THE TASK. Each line below from the line with "Logo der portugiesischen Primeira Liga" to the line with "Fulano en el" must be copied exactly, including those two, and no picture may appear in the copy.

EXTRACTED DATA.
*** Block opens ***

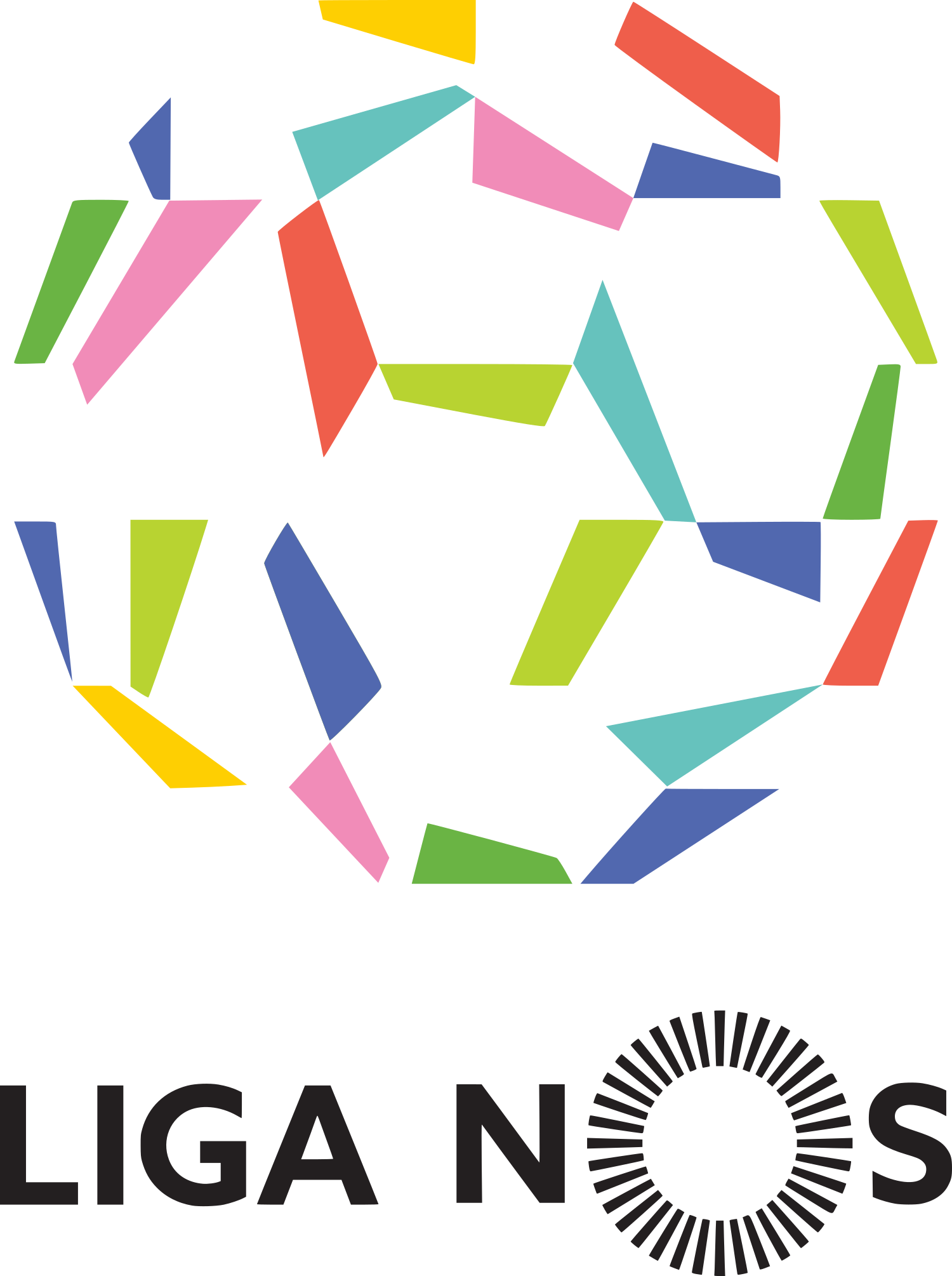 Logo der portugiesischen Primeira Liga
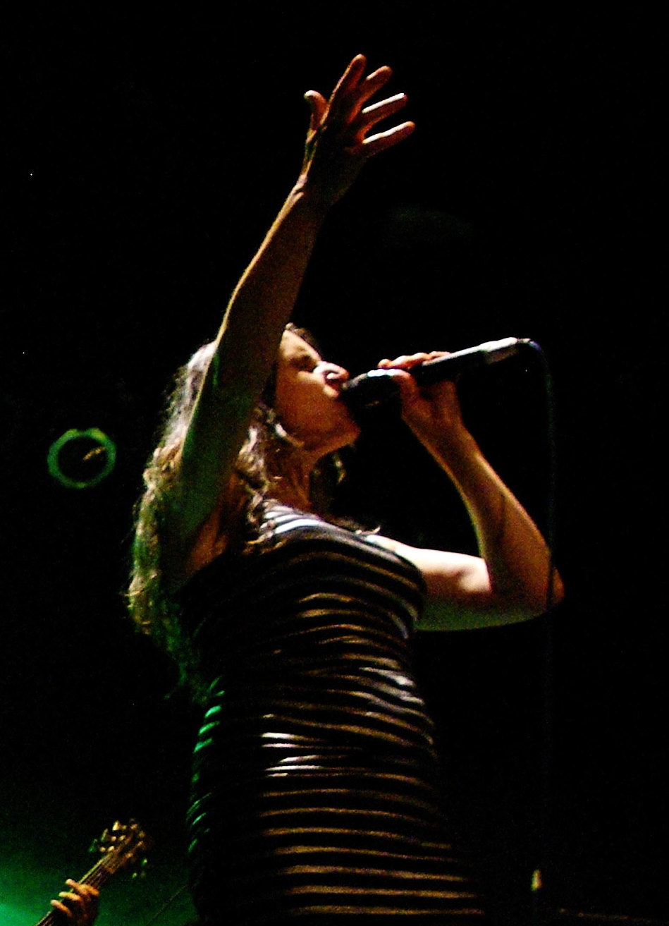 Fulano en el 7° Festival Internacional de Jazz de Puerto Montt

*** Block closes ***
*** Block opens ***

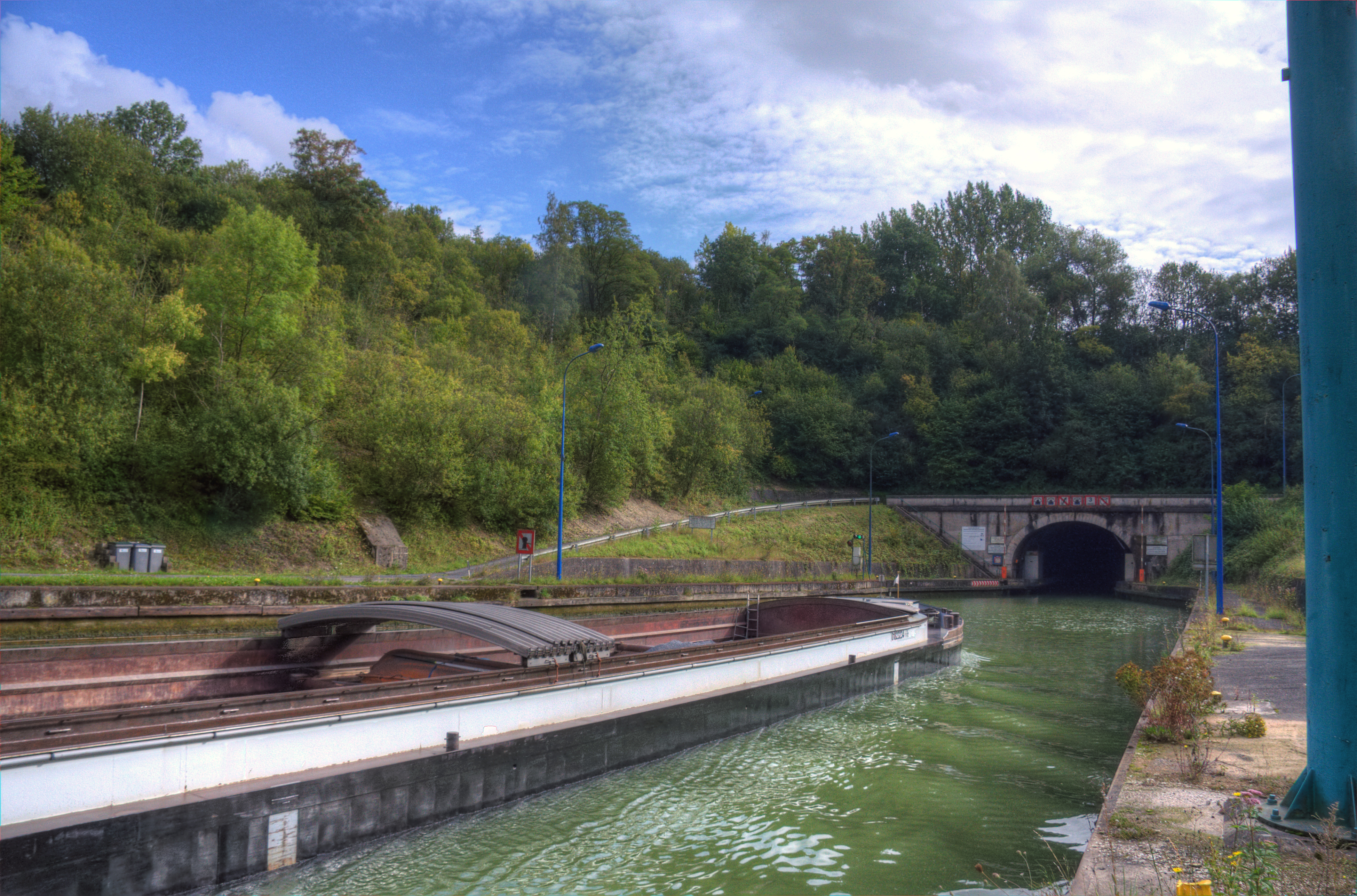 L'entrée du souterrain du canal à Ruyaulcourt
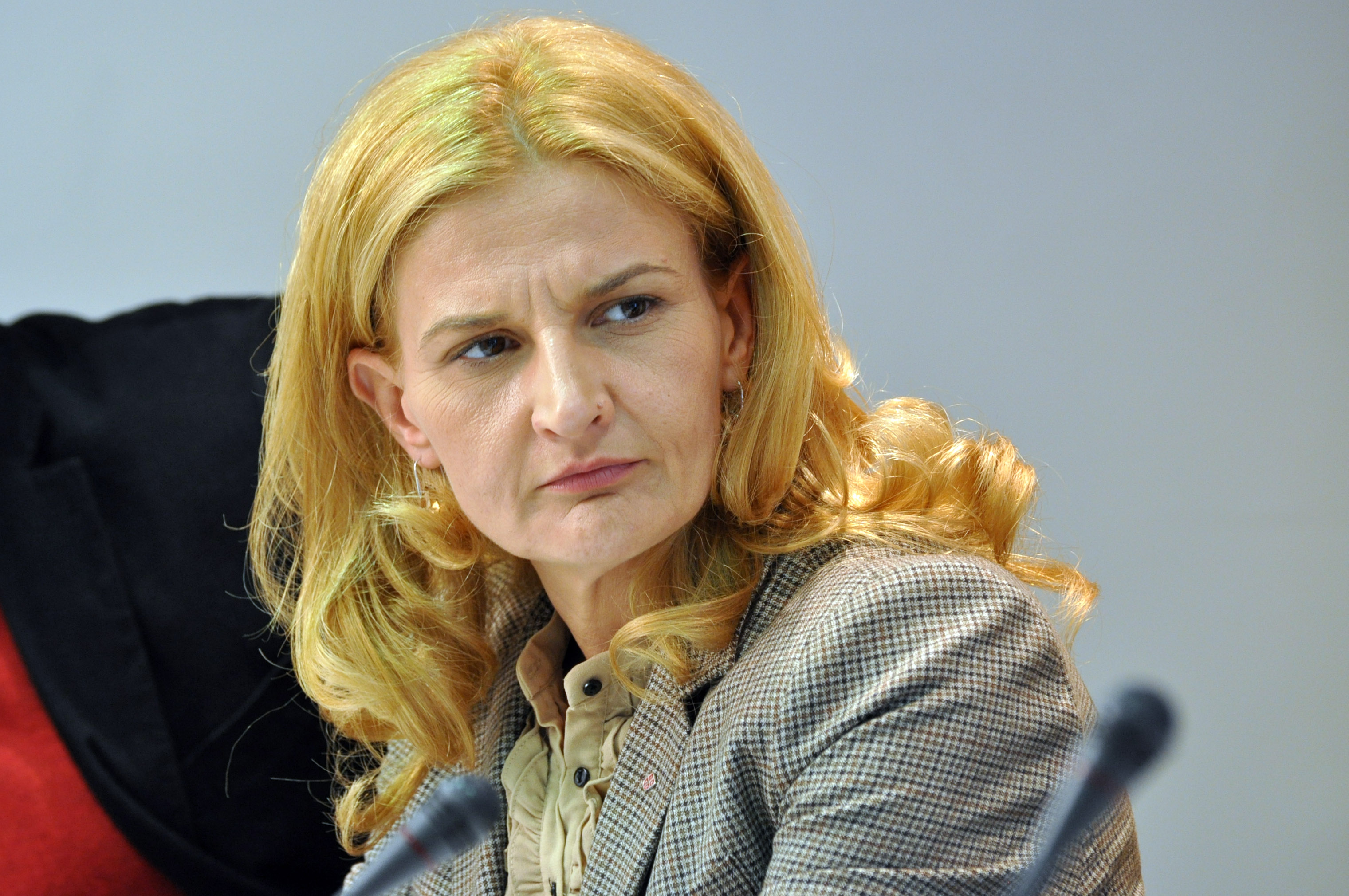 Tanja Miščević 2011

*** Block closes ***

THE ANSWER.
 Logo der portugiesischen Primeira Liga
 Fulano en el 7° Festival Internacional de Jazz de Puerto Montt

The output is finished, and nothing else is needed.